Holographic entanglement entropy in the nonconformal medium

TL;DR

This paper explores holographic entanglement entropy in a nonconformal medium with a gravity dual, revealing a size-dependent entanglement chemical potential and thermodynamic-like relations for small subsystems.

Contribution

It introduces the concept of entanglement chemical potential with nontrivial size dependence and analyzes entanglement entropy in both grandcanonical and canonical ensembles.

Findings

Entanglement entropy of small subsystems obeys a thermodynamics-like law.

The entanglement chemical potential depends on the subsystem size.

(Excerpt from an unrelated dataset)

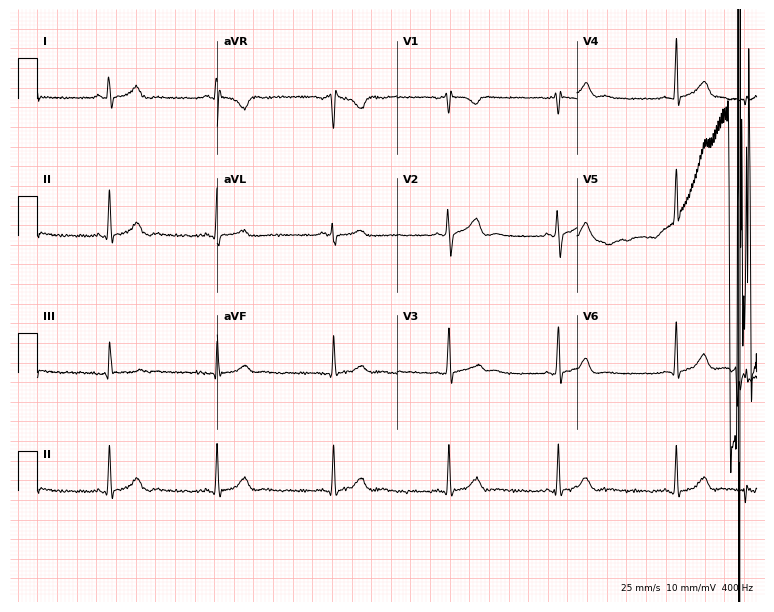
Electrocardiogram (7.3-second recording at 400 Hz), a female patient, 17 years old. Of the six screened findings (first-degree AV block, right bundle branch block, left bundle branch block, sinus bradycardia, atrial fibrillation, sinus tachycardia), none is recorded.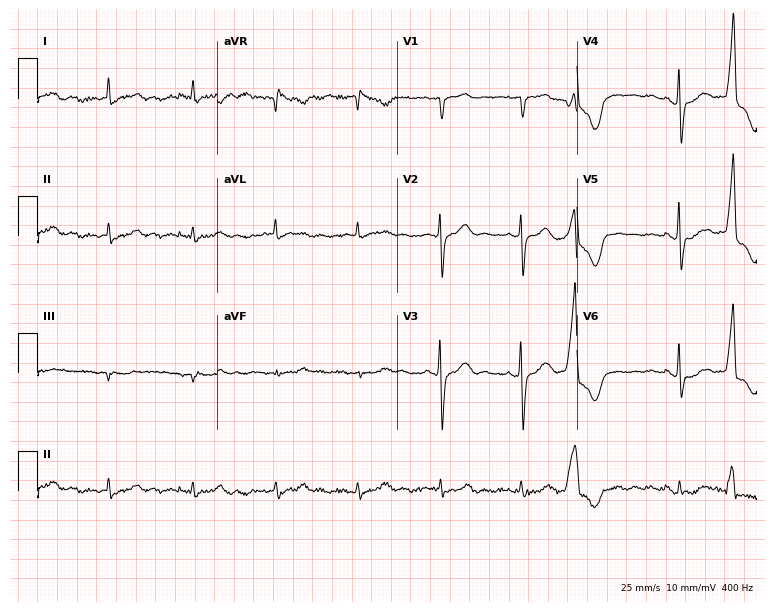
12-lead ECG from a male patient, 72 years old (7.3-second recording at 400 Hz). No first-degree AV block, right bundle branch block, left bundle branch block, sinus bradycardia, atrial fibrillation or sinus tachycardia recorded for this tracing.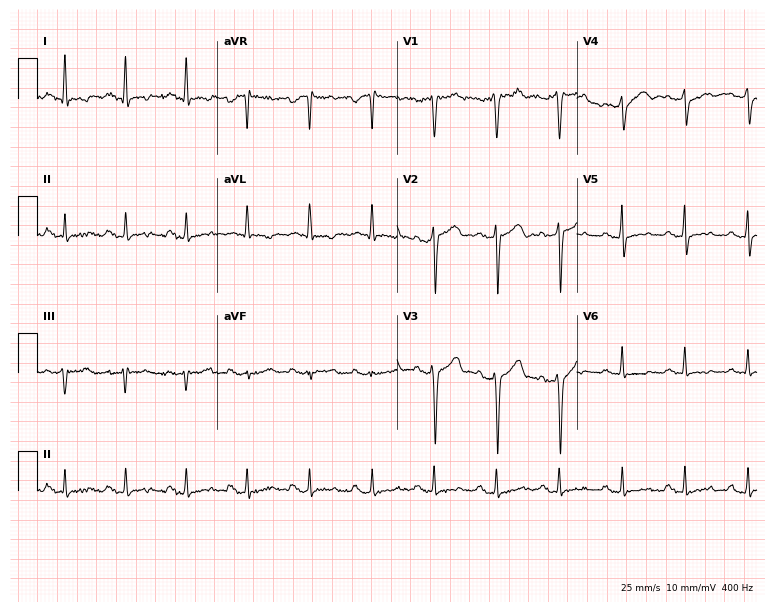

Global quenches cause measurable changes in entanglement entropy.

Abstract

We investigate holographically the entanglement entropy of a nonconformal medium whose dual geometry is described by an Einstein-Maxwell-dilaton theory. Due to an additional conserved charge corresponding to the number operator, its thermodynamics can be represented in a grandcanonical or canonical ensemble. We study thermodynamics in both ensembles by using the holographic renormalization and the entanglement entropy of a nonconformal medium. After defining the entanglement chemical potential which unlike the entanglement temperature has a nontrivial size dependence, we find that the entanglement entropy of a small subsystem satisfies the relation resembling the first law of thermodynamics in a medium. Furthermore, we study the entanglement entropy change in the nonconformal medium caused by the excitation of the ground state and by the global quench corresponding to the insertion of particles.